▸ **Your objective**:
Among the records that follow, set down only the lines from the one containing "Haus Ackerwinkel 2, 3 in Hötensleben" to the one containing "Cathedral of Monreale", both included, exactly.

::: Provided records :::

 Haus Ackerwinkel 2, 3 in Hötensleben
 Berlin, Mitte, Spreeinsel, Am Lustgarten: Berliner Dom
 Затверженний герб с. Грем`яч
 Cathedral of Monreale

:::
::: Provided records :::

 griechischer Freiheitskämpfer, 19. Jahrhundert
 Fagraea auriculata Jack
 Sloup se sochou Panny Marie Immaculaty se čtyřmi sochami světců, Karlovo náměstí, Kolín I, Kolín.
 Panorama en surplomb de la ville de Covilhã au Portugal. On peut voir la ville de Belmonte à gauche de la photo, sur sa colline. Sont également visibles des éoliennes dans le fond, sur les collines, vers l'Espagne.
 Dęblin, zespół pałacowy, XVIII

:::

▸ **Task answer**:
 Haus Ackerwinkel 2, 3 in Hötensleben
 Berlin, Mitte, Spreeinsel, Am Lustgarten: Berliner Dom
 Затверженний герб с. Грем`яч
 Cathedral of Monreale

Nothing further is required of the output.